Is that a sale price or their reg price?

When seeds are drastically cheaper than other sites i always wonder if your getting what you ordered, not saying this is the case, just always makes me wonder, but at the same time we gotta look for deals.:confused2:


----------



## Locked (Oct 26, 2011)

dman1234 said:
			
		

> Is that a sale price or their reg price?
> 
> When seeds are drastically cheaper than other sites i always wonder if your getting what you ordered, not saying this is the case, just always makes me wonder, but at the same time we gotta look for deals.:confused2:



:yeahthat:

I hear that bro....their bongs hve been first rate as has been their prices and service. Some of the best packed pkgs I hve ever gotten.


----------



## ArtVandolay (Oct 26, 2011)

I thought they meant everyonedoessomethingelse


----------



## stonedagain714 (Oct 26, 2011)

dman1234 said:
			
		

> Is that a sale price or their reg price?
> 
> When seeds are drastically cheaper than other sites i always wonder if your getting what you ordered, not saying this is the case, just always makes me wonder, but at the same time we gotta look for deals.:confused2:


 

that is a good point,i did check the mandala web site after reading this,everyonedoesit is on their resellers list and not on their black list.but that doesnt mean much.  
all mandala strains are $32.74 so im thinking that is the regular price,on attitude satori price was raised 6 or 8 months ago,so im wondering if this is old stock or did attitude raise prices on it because of supply and demand.i'll look on some other sites and check prices.except one strain is a couple dollars more


----------



## Locked (Oct 26, 2011)

stonedagain714 said:
			
		

> that is a good point,i did check the mandala web site after reading this,everyonedoesit is on their resellers list and not on their black list.but that doesnt mean much.
> all mandala strains are $32.74 so im thinking that is the regular price,on attitude satori price was raised 6 or 8 months ago,so im wondering if this is old stock or did attitude raise prices on it because of supply and demand.i'll look on some other sites and check prices.

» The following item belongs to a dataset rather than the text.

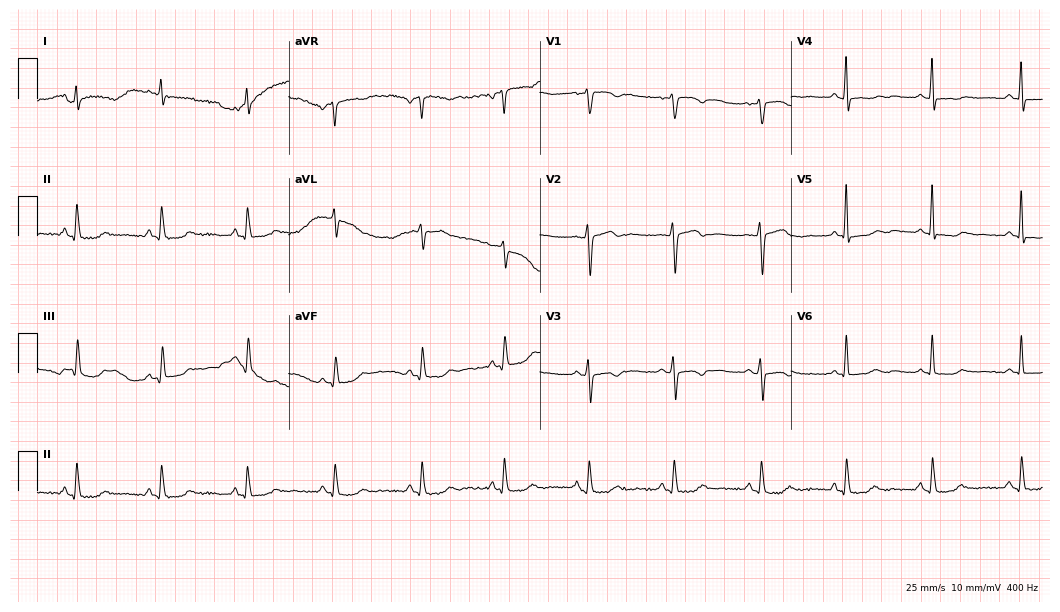
12-lead ECG from a female, 56 years old. Screened for six findings — first-degree AV block, right bundle branch block, left bundle branch block, sinus bradycardia, atrial fibrillation, sinus tachycardia — none is recorded. Only these six findings were labelled.

As long as you are not plunking down big bucks it might not hurt to give them a try....maybe you cld do a Grow Journal on them and get them to kick ya some freebies.   I think your idea of old stock being behind the lower prices is more then reasonable. I hve never gotten any sketchy vibes from them but who knows if the seed part is even really handled by the same peeps who do the bong selling.


----------



## stonedagain714 (Oct 27, 2011)

Hamster Lewis said:
			
		

> As long as you are not plunking down big bucks it might not hurt to give them a try....maybe you cld do a Grow Journal on them and get them to kick ya some freebies. I think your idea of old stock being behind the lower prices is more then reasonable. I hve never gotten any sketchy vibes from them but who knows if the seed part is even really handled by the same peeps who do the bong selling.


 

i just contacted them about them a minute ago with that suggestion,if they do it it'll be free advertisement.I really like satori and think it is an under rated strain(thanks thg for talking it up so much i had to try it).


----------



## IndicaHog (Oct 27, 2011)

Hey man writing to a UK seedbank and asking them about growing is going to get you a pretty short response. It illegal for them to sell to you knowing that you are going to germinate the seeds, as that causes them real problems.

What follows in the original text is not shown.